Let $T$ be the smallest family of sets $\{T_0, T_1, T_2, ...\}$ such that

  1. $k \in T_n$ whenever $0 \le k \lt n$;
  2. if $t_1 \in T_n$ and $n \gt 0$, then $\lambda. t_1 \in T_{n-1}$;
  3. if $t_1 \in T_n$ and $t_2 \in T_n$, then $(t_1\ t_2) \in T_n$.

The $\beta$-reduction operation is then defined as $(\lambda. t_{12})\ v_2 \rightarrow\ \uparrow^{-1}([0 \mapsto\ \uparrow^1(v_2)]t_{12})$, where $\uparrow^d(t)$ is the function to add $d$ to the indices of all free variables in $t$. By the definition of the $\uparrow$ function, if $t \in T_n$, then $\uparrow^d(t) \in T_{n+d}$. Substitution is defined like so:

  1. $[j \mapsto s]k = s\ $if $k = j; k$ otherwise
  2. $[j \mapsto s](\lambda. t_1) = \lambda. [j+1 \mapsto\ \uparrow^1(s)]t_1$
  3. $[j \mapsto s](t_1\ t_2) = ([j \mapsto s]t_1\ [j \mapsto s]t_2)$

I can't seem to get these definitions to work properly in manually reducing the term $((\lambda. 0)\ (\lambda. 0))$ (i.e. the identity function applied to itself).
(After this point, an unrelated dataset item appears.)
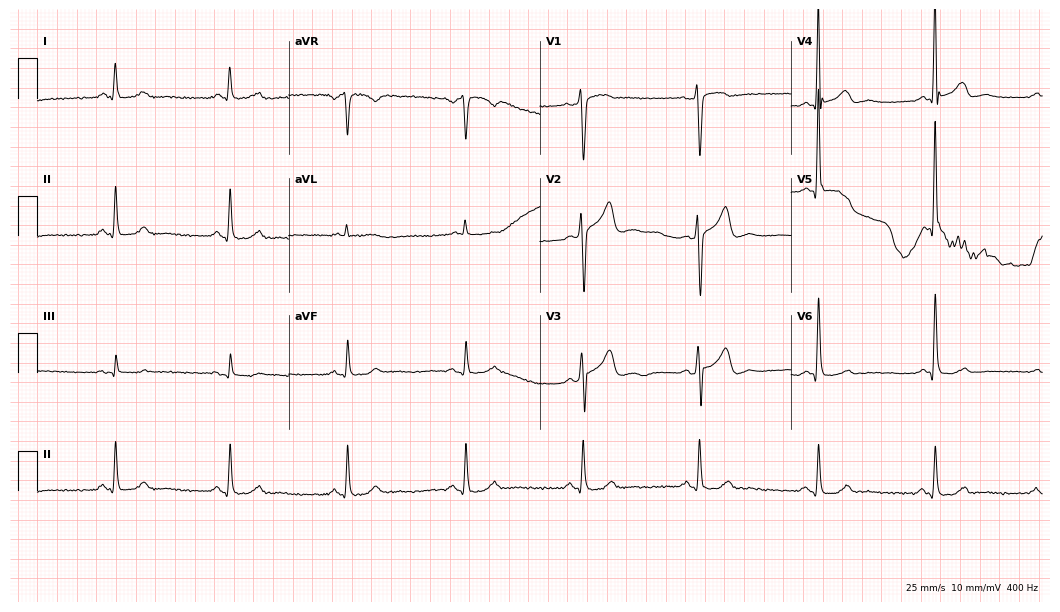
Electrocardiogram (10.2-second recording at 400 Hz), a man, 57 years old. Overall reading on record: normal ECG.
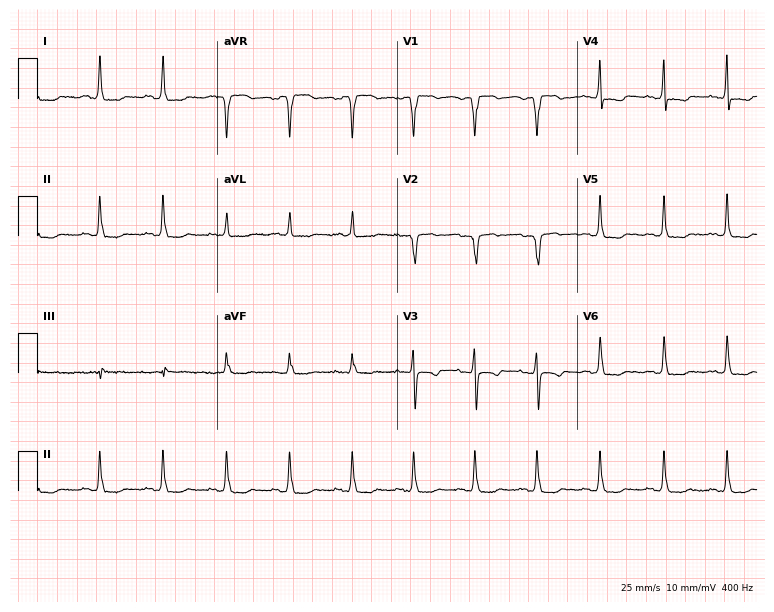
12-lead ECG (7.3-second recording at 400 Hz) from a female, 47 years old. Labelled as a normal ECG.

Here are the steps I've gone through in attempting to apply the $\beta$-reduction rule; I'll add a subscript to each term indicating which set in $T$ I think the term is in, so e.g. $(\lambda. 0_1)_0$ is an abstraction of $0 \in T_1$, and the abstraction itself is in $T_0$. I believe that if done properly, $((\lambda. 0_1)_0\ (\lambda. 0_1)_0)$ should reduce to $(\lambda. 0_1)_0$.
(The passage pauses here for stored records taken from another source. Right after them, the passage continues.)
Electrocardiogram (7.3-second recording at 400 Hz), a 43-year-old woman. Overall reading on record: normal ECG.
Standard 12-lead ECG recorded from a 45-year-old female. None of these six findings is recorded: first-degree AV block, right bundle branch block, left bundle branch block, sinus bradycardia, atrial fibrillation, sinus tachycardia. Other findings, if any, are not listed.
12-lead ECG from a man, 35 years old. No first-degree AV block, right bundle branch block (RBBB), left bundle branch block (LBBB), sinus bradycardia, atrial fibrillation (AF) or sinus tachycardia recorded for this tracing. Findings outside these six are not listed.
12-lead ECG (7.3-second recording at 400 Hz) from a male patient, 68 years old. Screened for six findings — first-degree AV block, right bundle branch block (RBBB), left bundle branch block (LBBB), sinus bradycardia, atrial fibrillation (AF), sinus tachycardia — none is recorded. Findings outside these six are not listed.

  • $(\lambda. 0_1)_0\ (\lambda. 0_1)_0$
  • (by def. of $\beta$-reduction) $\rightarrow\ \uparrow^{-1}([0 \mapsto\ \uparrow^1((\lambda. 0_1)_0)] (\lambda. 0_1)_0)$
  • (by def. of $\uparrow$) $\rightarrow\ \uparrow^{-1}([0 \mapsto (\lambda. 0_2)_1] (\lambda. 0_1)_0)$
  • (by def. 2 of substitution) $\rightarrow\ \uparrow^{-1}(\lambda. [1 \mapsto\ \uparrow^1((\lambda. 0_2)_1)]0_1)$
  • (by def. of $\uparrow$) $\rightarrow\ \uparrow^{-1}(\lambda. [1 \mapsto (\lambda. 0_3)_2]0_1)$
  • (by def. 1 of substitution) $\rightarrow\ \uparrow^{-1}(\lambda. 0_1)$

Now I've worked myself into a corner - $\uparrow^{-1}(\lambda. 0_1)$ should reduce to $(\lambda. 0_0)_{-1}$, which is nonsensical. I also haven't actually performed any substitutions, which seems like it must be incorrect. Am I misapplying these definitions somehow?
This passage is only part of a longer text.